* [Work task] Your copy should hold every record verbatim and none of the pictures.

Stored entries
Content starts

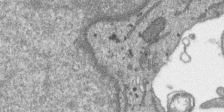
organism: Human
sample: Lung epithelial cells infected with SARS-CoV-2
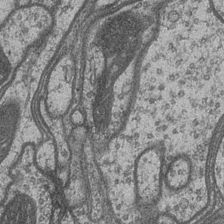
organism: Drosophila
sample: Optic medulla
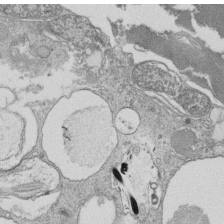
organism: Tetrahymena
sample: Cilia in tetrahymena
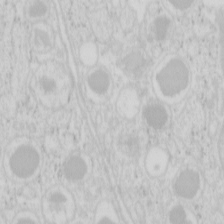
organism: Mouse
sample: Pancreas
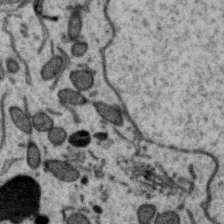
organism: Zebra finch
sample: Brain
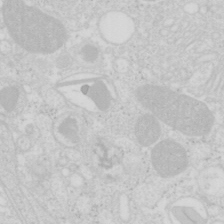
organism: Mouse
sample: Pancreas
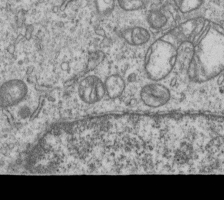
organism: Human
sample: MDA-MB-231 cells
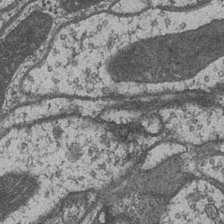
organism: Drosophila
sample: Optic medulla
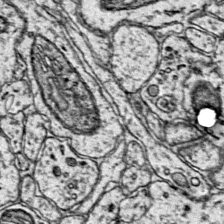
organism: Mouse
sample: Primary visual cortex
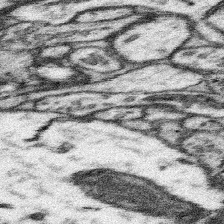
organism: Mouse
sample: Somatosensory cortex neuropil
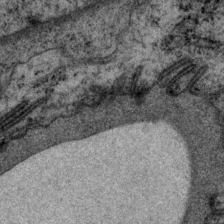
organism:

Content ends

* [Task answer]
organism: Human
sample: Lung epithelial cells infected with SARS-CoV-2
organism: Drosophila
sample: Optic medulla
organism: Tetrahymena
sample: Cilia in tetrahymena
organism: Mouse
sample: Pancreas
organism: Zebra finch
sample: Brain
organism: Mouse
sample: Pancreas
organism: Human
sample: MDA-MB-231 cells
organism: Drosophila
sample: Optic medulla
organism: Mouse
sample: Primary visual cortex
organism: Mouse
sample: Somatosensory cortex neuropil
organism:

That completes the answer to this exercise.